Figure 5. Accumulation and subsequent drug release of Cy5.5-NP:Cy7-X in tumour.

(a) Representative NIRF images obtained at selected post-injection times in three optical channels: Cy5.5 (λ_Exc=640 nm and λ_Em=720 nm); Cy7 (λ_Exc=745 nm and λ_Em=800 nm); and FRET (λ_Exc=640 nm and λ_Em=800 nm). The right flank tumours are indicated with arrows. The units are radiant efficiency (p s⁻¹ cm⁻² sr⁻¹)/(μW cm⁻²). (b–d) The mean intensities from the tumour area (n=8 mice per group) in the Cy5.5 channel (b), the Cy7 channel (c) and FRET/Cy5.5 intensity ratios (d) are plotted against post-injection time. (e,f) The biodistribution (n=3) of Cy5.5-NP/Cy7-X in tumour and major organs at 24 h post injection, as evaluated by Cy5.5 tissue concentration (representing Cy5.5-NP carrier particles concentration) (e) and Cy7 tissue concentration (representing Cy7-X model drug concentration) (f). Data are shown as mean±s.d. *P<0.01, **P<0.001 using a Mann–Whitney test. (g) Correlations between Cy5.5 and Cy7 concentrations in tumour tissues samples (n=3) at 24 h post injection. Dotted lines are the linear fits with R² values given in the plot.

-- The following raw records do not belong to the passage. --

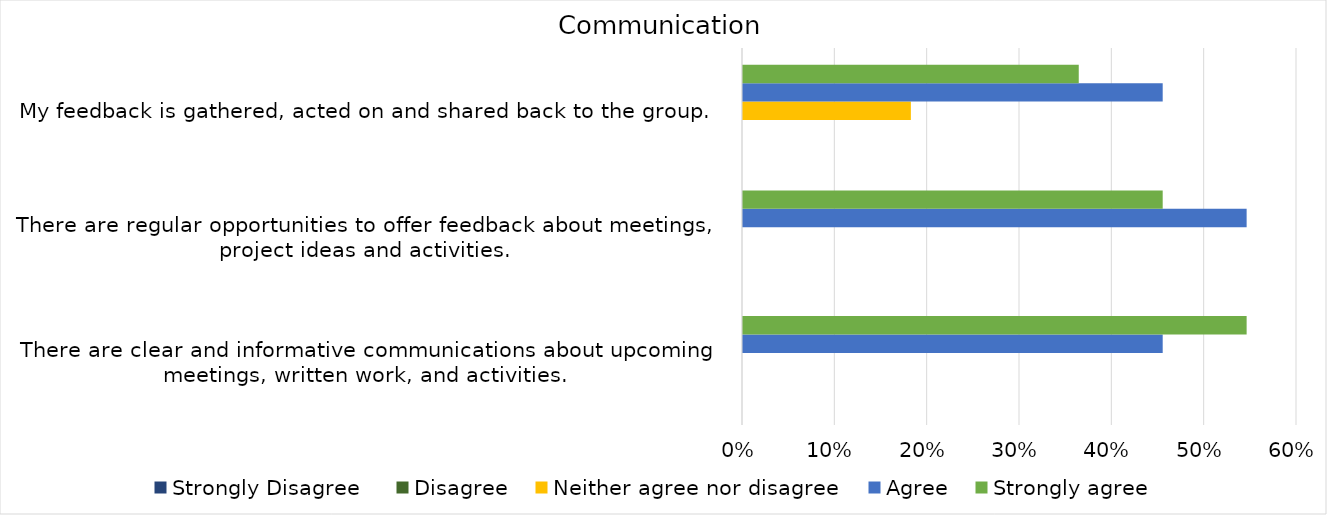
| Category | Strongly Disagree 
 | Disagree
 | Neither agree nor disagree
 | Agree
 | Strongly agree
 |
|---|---|---|---|---|---|
| There are clear and informative communications about upcoming meetings, written work, and activities. 

 | 0 | 0 | 0 | 0.455 | 0.545 |
| There are regular opportunities to offer feedback about meetings, project ideas and activities. 
 | 0 | 0 | 0 | 0.545 | 0.455 |
| My feedback is gathered, acted on and shared back to the group. 
 | 0 | 0 | 0.182 | 0.455 | 0.364 |

Figure 6. A guideline for efficient drug delivery and its application to doxorubicin nanoparticle therapy.

(a) Schematic showing that hydrophobicity (log D) and miscibility with the PLGA matrix (χ_drug-poly) are two independent parameters that determine the drug's release rate in the circulation. Drugs with properties located in the red area release quickly and those in the blue area release slowly. The scales are arbitrary. White arrows indicate the direction for modifying a parent drug for more efficient drug delivery. (b) The pro-drug approach for doxorubicin. In an acidic environment (pH <5), Dox-C4, Dox-C18 and Dox-PLA2k hydrazones will hydrolyse to generate free doxorubicin. (c) Doxorubicin concentrations in tumour tissues at 24 h post injection. Three groups of mice (n=3–4) were administered NP:Dox-X (X=C4, C18 and PLA2k) at 20 mg doxorubicin equivalent per kg BW. Data are means±s.d. P values were calculated with the nonparametric Kruskal–Wallis test and Dunn's nonparametric comparison for post hoc testing. *P<0.01, **P<0.001. (d,e) Therapeutic study with Dox-X nanoparticles. Mice (n=8–9) bearing 4T1 tumours were injected with NP:Dox-X at 10 mg doxorubicin equivalent per kg BW or PBS control on days 0, 3 and 6. (d) Relative tumour volume up to 18 days post treatment. Data are means±s.e.m. *For values at day 10, P values were calculated with the nonparametric Kruskal–Wallis test (P=0.001) and Dunn's nonparametric comparison for post hoc testing, P=0.002 for Dox-PLA2k versus PBS, P=0.011 for Dox-PLA2k versus Dox-C4. (e) Cumulative mouse survival. *P=0.03 for Dox-C18 versus PBS, **P=0.0001 for Dox-PLA2k versus PBS, using a Log-rank (Mantel–Cox) test.